From this result, we noted that total HRV differentiates between the two types of exercise, however, with this index it is not possible to reach conclusions about the autonomic branches separately. Although sympathetic and parasympathetic autonomic responses are not always reciprocal, in both exercises we observed a decrease in parasympathetic indices from 30% of 1RM without difference between them. So, we can only suggest a possibly higher sympathetic modulation in upper limb exercise compared with lower limb exercise.

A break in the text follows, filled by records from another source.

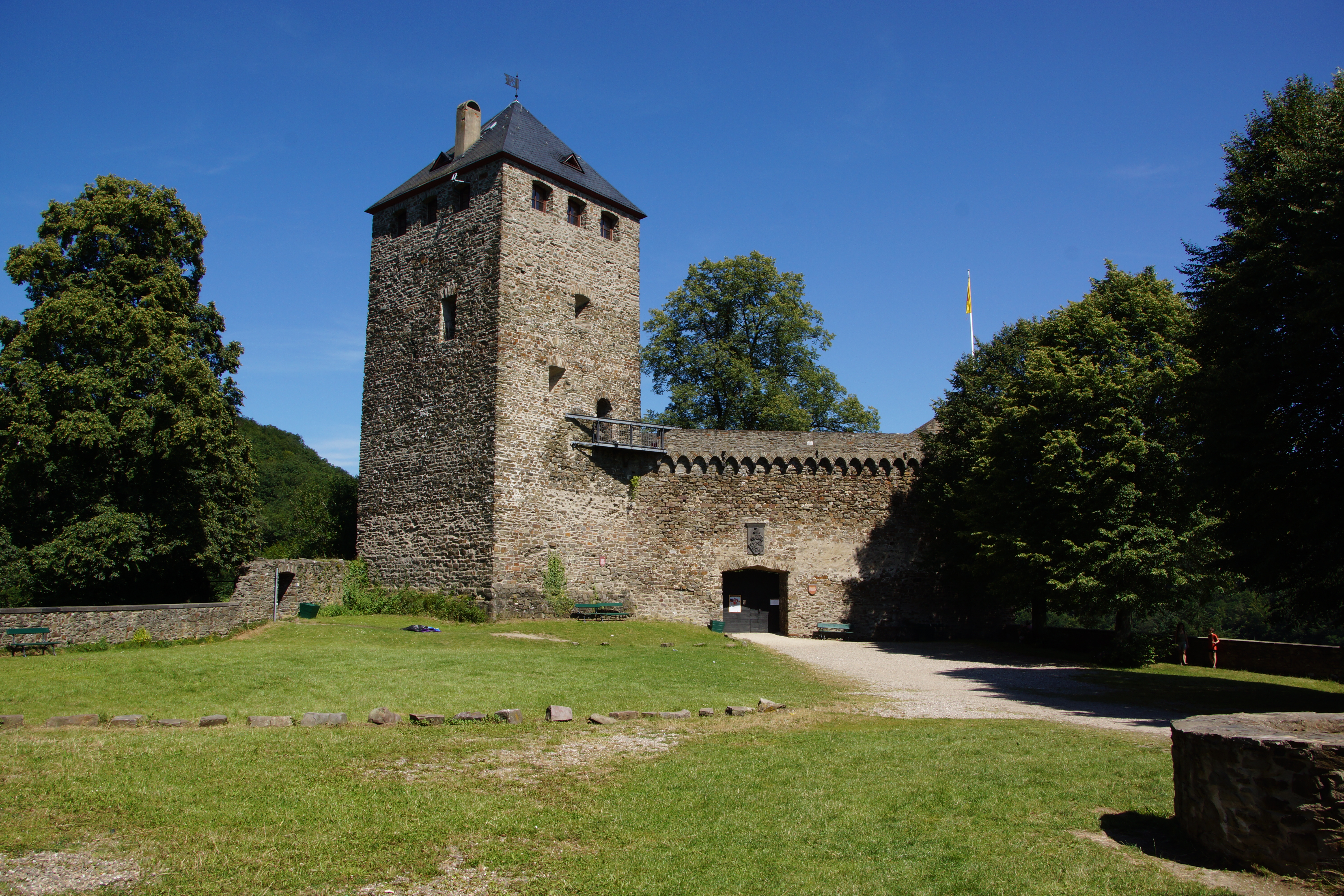 Bergfried Burg Sayn in Bendorf
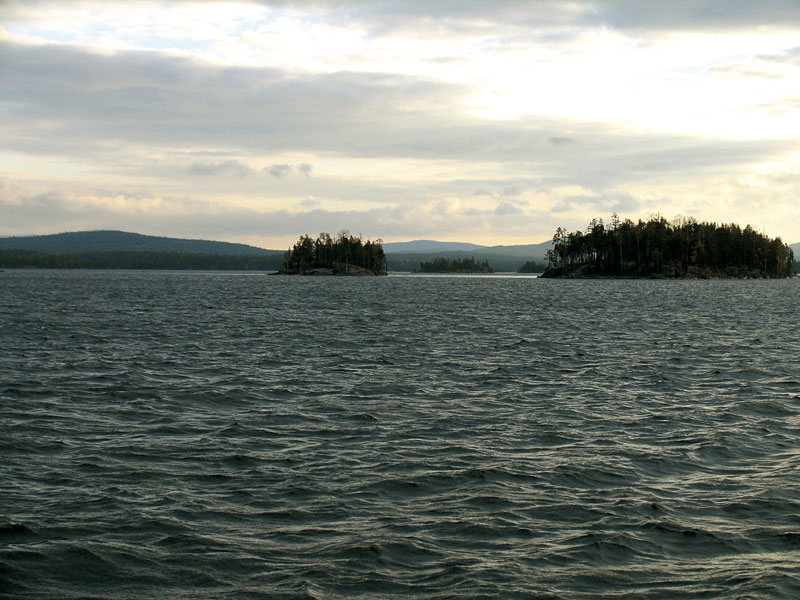 Иовское водохранилище The scenic Iovskoe reservoir on the Murmansk-Karelian borderland.
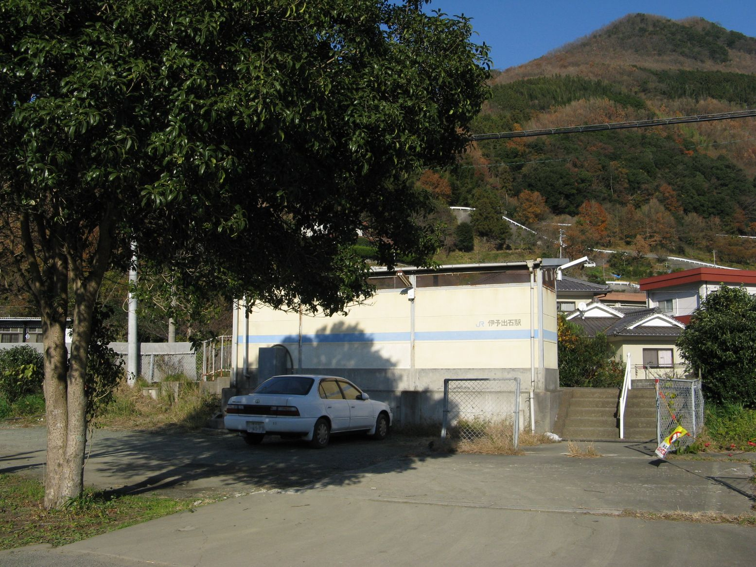 予讃線伊予出石駅 駅舎

At the same time, autonomic changes have been related to lactate accumulation at higher intensities, which can modify the autonomic modulation toward sympathetic predominance21. Simões et al.21 showed that 30% of 1RM corresponded to the point at which aerobic metabolism is supplemented by anaerobic metabolism related to lactate accumulation in leg press exercise. This study, similarly to ours, also showed a decrease in SD1 and rMSSD from the same %RM, however, we did not evaluate lactate concentration to allow consistent inferences. Another study34 involving an incremental exercise test on a bicycle ergometer demonstrated that all measures of vagal modulation decrease progressively until the ventilatory threshold level is reached, when sympathetic modulation begins to predominate.
In a previous study35, there was a prevalence of sympathetic modulation on the HR after the anaerobic threshold point in dynamic exercises. The same behavior was found in the inclined bench press in the present study. However, even without a significant difference between exercises, the values for the arm exercise were lower than the leg exercise, suggesting stronger response in the arm compared to the leg exercise17. In a review, Helge36 suggested that in arm exercise there is greater release of blood lactate compared to leg exercise, leading to a greater response of cardiovascular variables.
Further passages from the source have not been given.